Where to put what when one repo holds many packages. Global vs project vs per-package CLAUDE.md files, token budgets, and the load order that prevents drift.

The first CLAUDE.md I ever wrote was for a single-package Astro site. It was maybe forty lines. Half of it was “here is the stack, here is how you deploy it,” and the other half was a handful of rules I’d caught myself repeating in chat. It worked. Every new Claude Code session started off oriented in roughly the right direction, and I stopped explaining the deploy script for the fiftieth time.

Then I started working in a monorepo — one repo, four packages, each with its own stack and its own conventions — and the same approach fell over. The root CLAUDE.md grew to 300 lines. Then 500. I was pasting the Postgres schema into it. I was listing every npm script. I was documenting conventions that only applied to one of the four packages, which meant every session on every package was loading instructions that didn’t apply.
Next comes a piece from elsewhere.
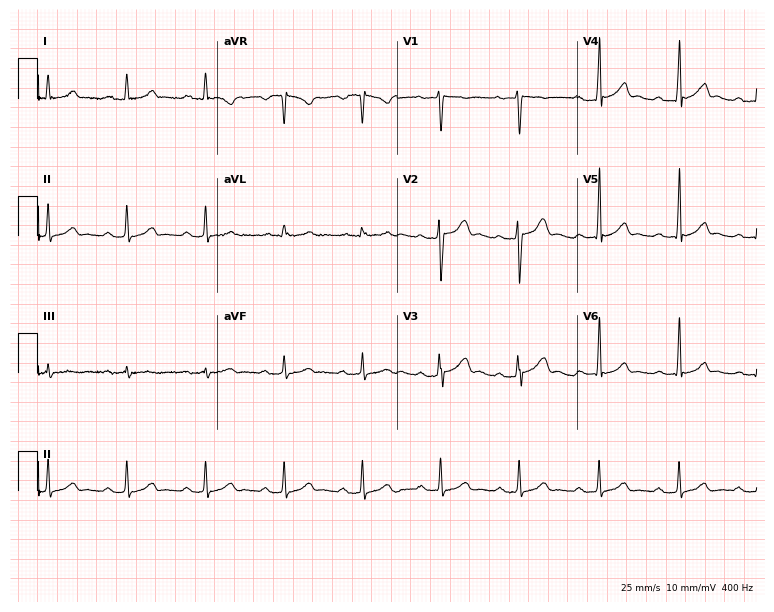
Standard 12-lead ECG recorded from a 32-year-old male patient (7.3-second recording at 400 Hz). Read as a normal ECG.
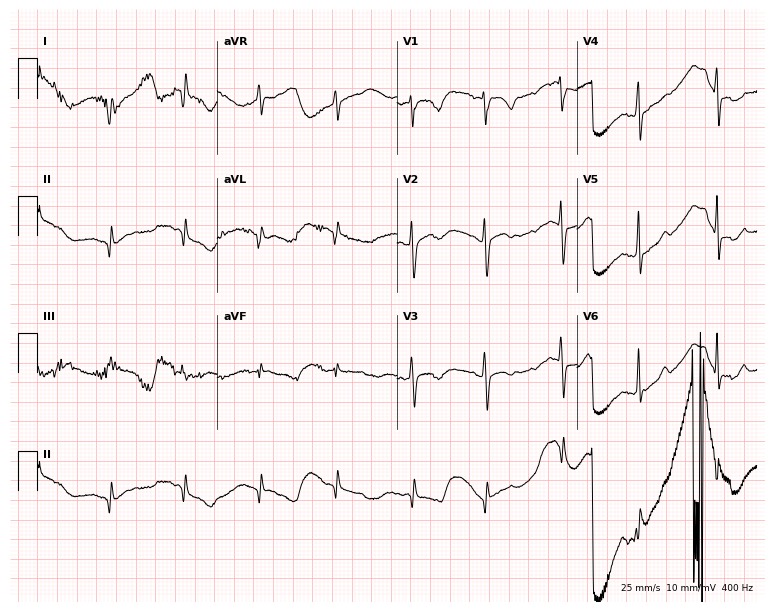
12-lead ECG (7.3-second recording at 400 Hz) from a 36-year-old female. Screened for six findings — first-degree AV block, right bundle branch block, left bundle branch block, sinus bradycardia, atrial fibrillation, sinus tachycardia — none is recorded.

The problem has a shape, and the shape has a fix. This post is about where CLAUDE.md files should live in a monorepo, what goes in each one, and why the naive approach (“everything in the root”) is the most expensive wrong answer you can pick.
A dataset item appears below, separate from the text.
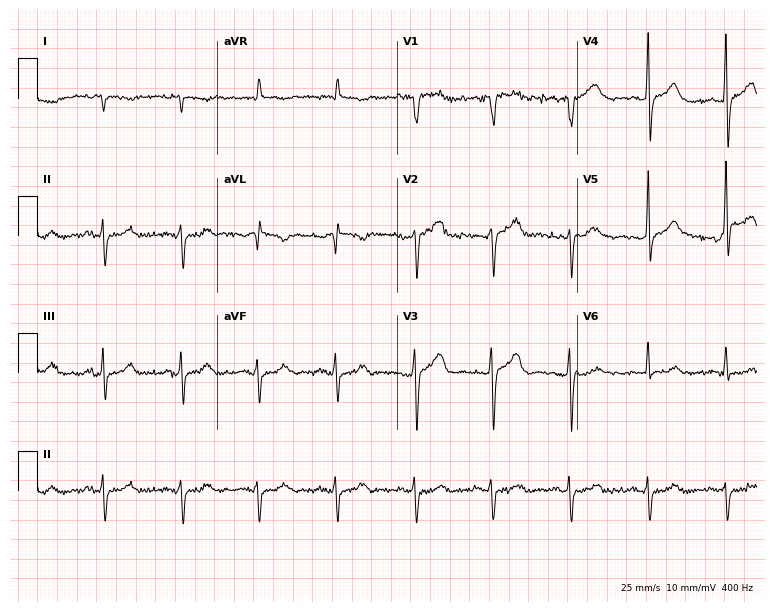
ECG — an 82-year-old male. Screened for six findings — first-degree AV block, right bundle branch block, left bundle branch block, sinus bradycardia, atrial fibrillation, sinus tachycardia — none is recorded. Only these six findings were labelled.

The problem: one root, many packages, one context window

A monorepo violates an assumption that a single-package CLAUDE.md quietly depends on: that “this repo” and “this project” are the same thing. In a monorepo they are not. The repo is the unit of version control. The package is the unit of work. When I’m editing packages/db/, I care about Postgres, Drizzle, migration scripts, and seed data. When I’m editing apps/web/, I care about Astro, Tailwind, and the deploy pipeline. These are different briefings. Putting them in the same file means every session gets both.

That costs tokens. Every CLAUDE.md that loads into context takes real input tokens on every tool call, every re-prompt, every compaction boundary. A 3000-token root CLAUDE.md is 3000 tokens of overhead on a session that’s going to make a few hundred tool calls. Multiply across four or five sessions a day across a team, and the waste adds up — not catastrophically, but measurably, and in exchange for worse answers, because most of those tokens are context pollution for the task at hand.
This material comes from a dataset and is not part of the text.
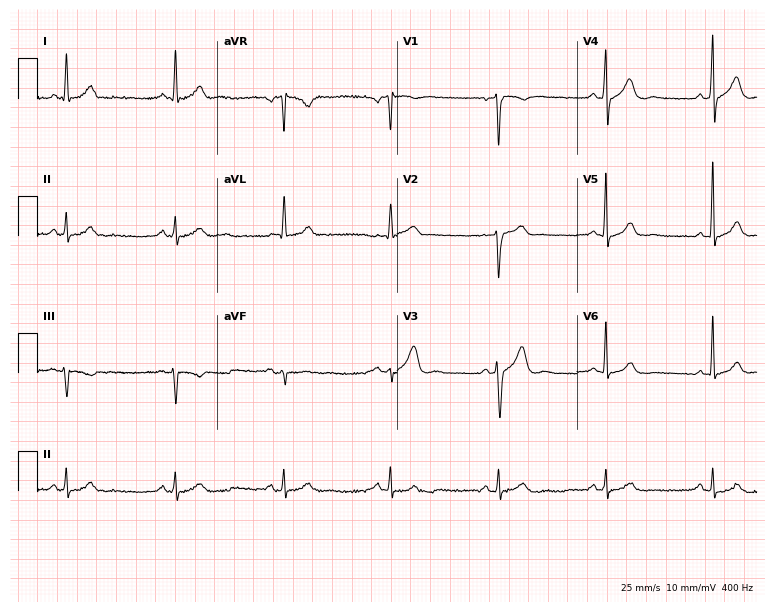
Resting 12-lead electrocardiogram (7.3-second recording at 400 Hz). Patient: a man, 67 years old. Read as a normal ECG.

The fix isn’t to shrink the root until it’s useless. It’s to put context at the scope where it’s actually true, and to rely on the fact that Claude Code loads CLAUDE.md files in a hierarchy.

The load order

As of September 2025, Claude Code loads CLAUDE.md from three places, in this order:

Global — ~/.claude/CLAUDE.md. Your personal defaults. Loaded on every Claude Code session on this machine, regardless of project.
Project root — <repo>/CLAUDE.md. Loaded when Claude Code detects it’s inside a project with a CLAUDE.md at the repo root.
Nested files on the path from repo root to cwd — if you cd packages/api-server/ and run claude there, and packages/api-server/CLAUDE.md exists, it loads too. So does packages/CLAUDE.md if that exists. Each level on the path from the repo root to your current working directory contributes its CLAUDE.md, if present.

What does not load: sibling CLAUDE.md files. If you’re in packages/api-server/, the CLAUDE.md in packages/db/ does not load. That’s the entire point. The system is designed to scope context to the chain of directories that contains your work.

This is the behavior that makes a layered approach possible. Each file is additive along the path. Global applies everywhere. Root applies to every package. Package-level applies only to that package’s sessions. You don’t pay for the db package’s context when you’re working in the web app.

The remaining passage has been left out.